The student workers were also asked about the long-term learning goals for this research work. All were pleased to have been able to contribute to a process that created a learning environment with the potential to provide beneficial experiences to PVAMU students in the future.
None of the course-specific survey response sets met a 95% confidence level with a 5% confidence interval. Thus, the outcomes reported must be considered in that light. In addition, response patterns differed by course in ways that appear to indicate slight differences in the student audiences attracted to each of them. Online instruction in 2021 and 2022, a necessity due to the COVID-19 pandemic, did not prohibit a positive impact on student outcomes or perspectives, although it cannot be known whether the impacts would have been different in a face-to-face setting.

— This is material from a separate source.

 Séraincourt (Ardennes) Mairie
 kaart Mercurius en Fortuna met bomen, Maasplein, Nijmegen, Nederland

This paper provides a case study for implementing an integrated approach that has both foundational and practical contributions to introducing innovative and smart IoT technologies into the CS curriculum to better prepare students to meet the accelerating employment needs in IoT. That goal was achieved at PVAMU by pursuing three objectives: (1) Develop innovative IoT learning modules that can be easily integrated with three existing courses to engage students in educational experience with IoT and use the developed modules to introduce a new project-based course that focuses on smart IoT technologies; (2) Build an IoT Innovation Lab which offers the opportunity for undergraduate students to learn cuttingedge IoT technologies and enriches their learning environment; and (3) Develop an IoT ecosystem that can be used by students for initiating and managing IoT applications. This research work helped to foster innovation by introducing an experiential learning approach. It promoted IoT research and learning experiences for undergraduates at PVAMU providing them new experiences with and expanded motivation to pursue understanding of smart IoT.

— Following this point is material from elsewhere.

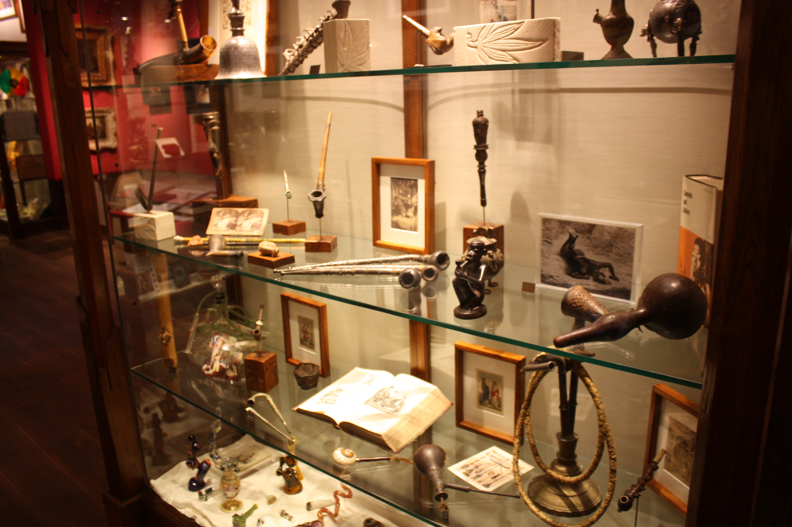 Wystawy w Muzeum Haszyszu i Marihuany w Amsterdamie

In addition, it offered these experiences at an HBCU so that under-represented students might be funneled into STEM graduate schools and careers. This paper presents a novel infusion of IoT technologies into the CS curriculum. The proposed approach for incorporating IoT in the CS curriculum is not limited to a stand-alone course on IoT; instead, it is a holistic integration of IoT skills and related technologies throughout the undergraduate program.
The proposed approach was evaluated using quantitative and qualitative data. The results showed that students become more interested in exploring IoT careers in the future. Furthermore, nearly every student reported at least a little addition to their understanding of IoT from both lectures and projects with 100% in that category for five of six measures in 2020 and mean ratings just above seven on a ten-point scale for both constructs in 2021 and 2022. Interestingly, graduate students valued the IoT modules more highly than the undergraduates, which may be an anomaly related to the population in the courses in 2022, representative of greater understanding and, therefore, greater appreciation, or related to some other unknown characteristic.
For on-going work, the research team is working on expanding this research to include Artificial Intelligence (AI) mechanisms to smartly collect, preprocess, and communicate sensor data. Adding AI to the sensing process provides the opportunity to significantly increase the ratio of relevant information content to raw sensor data.